== Segment start ==

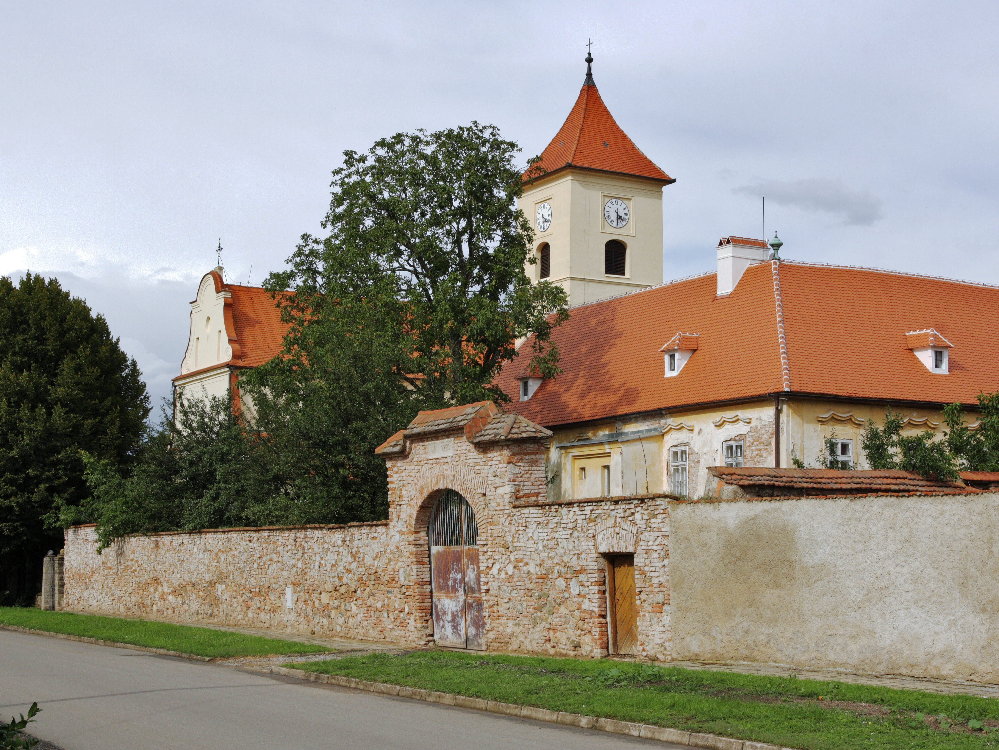 Loděnice (okres Brno-venkov) - kostel a fara.
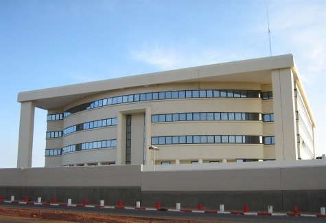 bissau
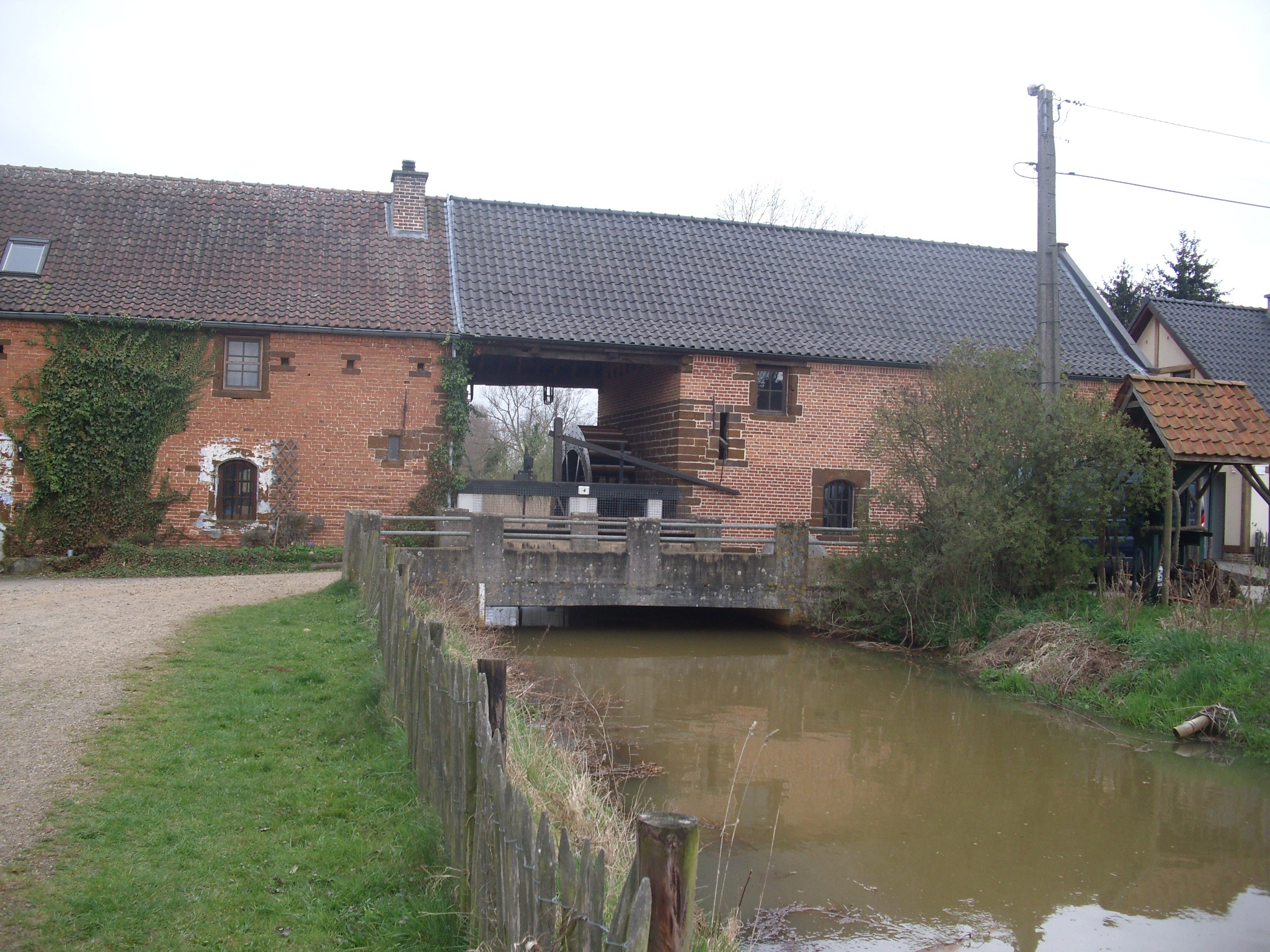 Kleine molen op de Mangelbeek - Lummen - Limburg - België
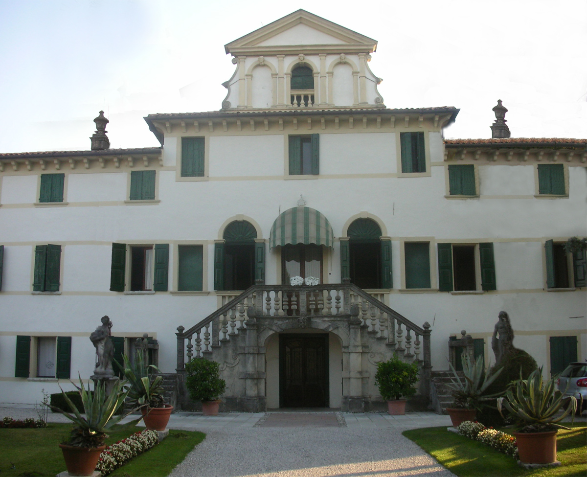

== Segment end ==

Give back the data verbatim. The pictures are not part of the copy.

[Solution to this problem]:
 Loděnice (okres Brno-venkov) - kostel a fara.
 bissau
 Kleine molen op de Mangelbeek - Lummen - Limburg - België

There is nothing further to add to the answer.